To fine-tune an LLM, a sufficient amount of information has to be collected first. As an analogy, consider the human mind. If you’re having a conversation, your mind is constantly summarizing and storing those summaries in your memory. At some point, though, that information gleaned from conversations will reach a critical mass and might change the way you think about things or make decisions.
If your mind is the vector database, RAG gathers and makes available all that data in real time; fine-tuning is how you update the LLM once certain conclusions can be drawn from a mass of accumulated data.
When the data is in a vector database, it can be instantly updated and available for querying, avoiding the need for fine-tuning to “batch up the data.”
RAG also offers fine-grained access control by giving developers the ability to determine precisely what is queried.

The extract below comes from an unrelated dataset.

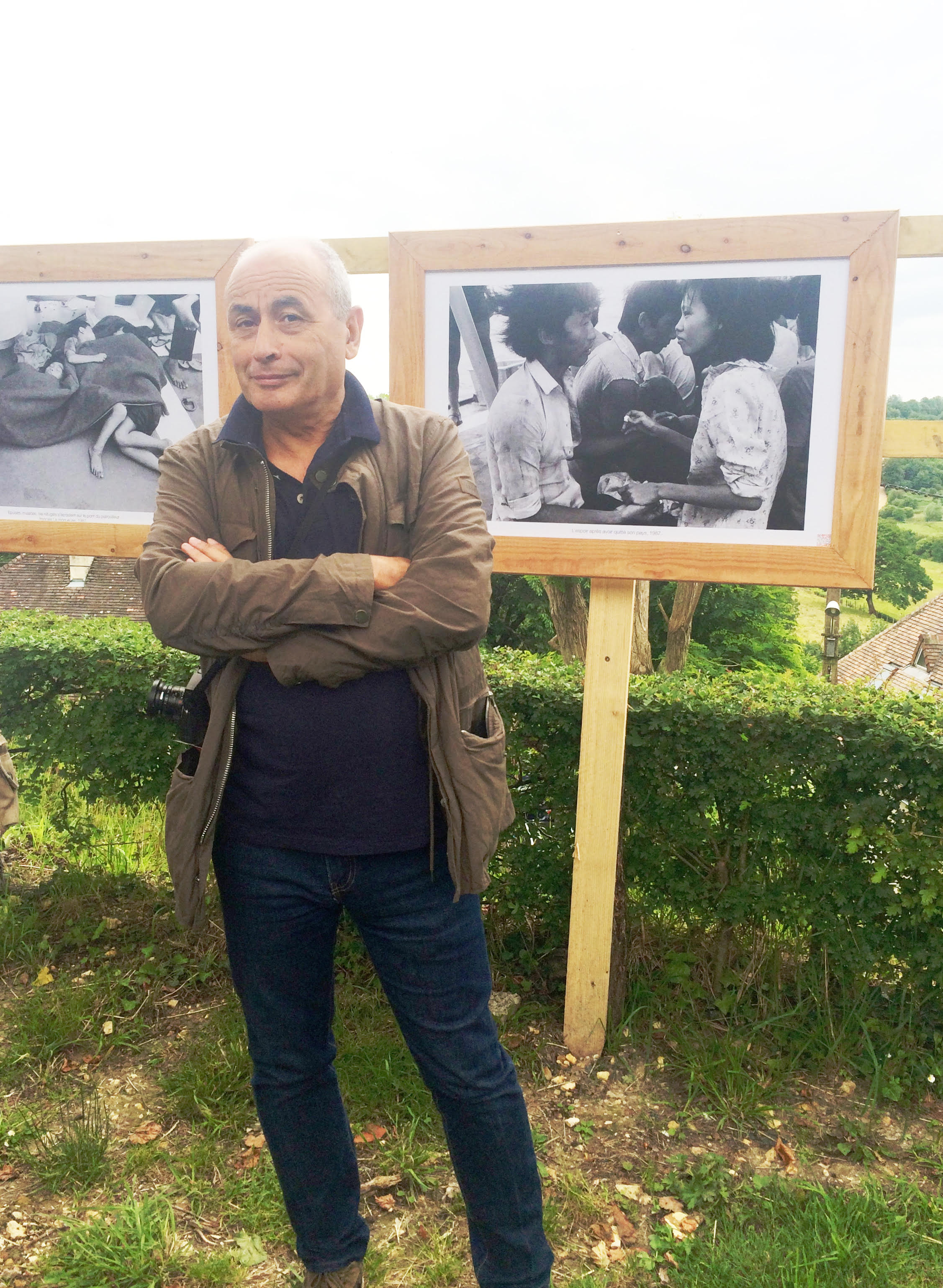 José Nicolas devant ses images des "French Doctors", un reportage sur les actions de Médecins du Monde dans les années 80. Photographies présentées au festival de Bellême (16 juin-2 sept 2018)

For example, with a chatbot, the developer can introduce code to ensure that the query filters only allow personal data to be retrieved related to the person asking for the data.
RAG is made possible by orchestration tools like LangChain or LlamaIndex, which act as a sort of bridge that connects (or “chains”) models to a wide variety of proprietary and public data.
Fine-tuning is the right choice when a vector embedding model needs to be updated to produce more accurate vectors. It might be sufficient when updating a model with publicly accessible data that isn’t likely to change or need updates often. Fine-tuning a model that uses the right corporate vernacular is one example; the new data is not likely to be time-constrained, and the training dataset is most likely limited. You might also use it when a certain task requires accuracy to a degree that it justifies throwing a lot of resources at it (Bloomberg did this when it built BloombergGPT earlier this year).
But when data needs to be protected, private and up-to-the-second accurate, it needs to be in a database, not in the model.
The reality is that AI in production ends up being personalized AI. It’s a company like Skypoint AI making medical recommendations. It’s Macquarie Bank giving you financial planning advice. It’s Priceline helping you plan your travel based on your travel preference.
Under no circumstances should a model be fine-tuned with an electronic medical record or a bank account or your personal travel history.
Making RAG a part of an AI architecture extends the capability of the LLM by securely providing it with relevant, proprietary knowledge exactly when it’s required; the corpus of knowledge that’s accessible to the model in a vector database can be expanded and updated without expensive model-training jobs.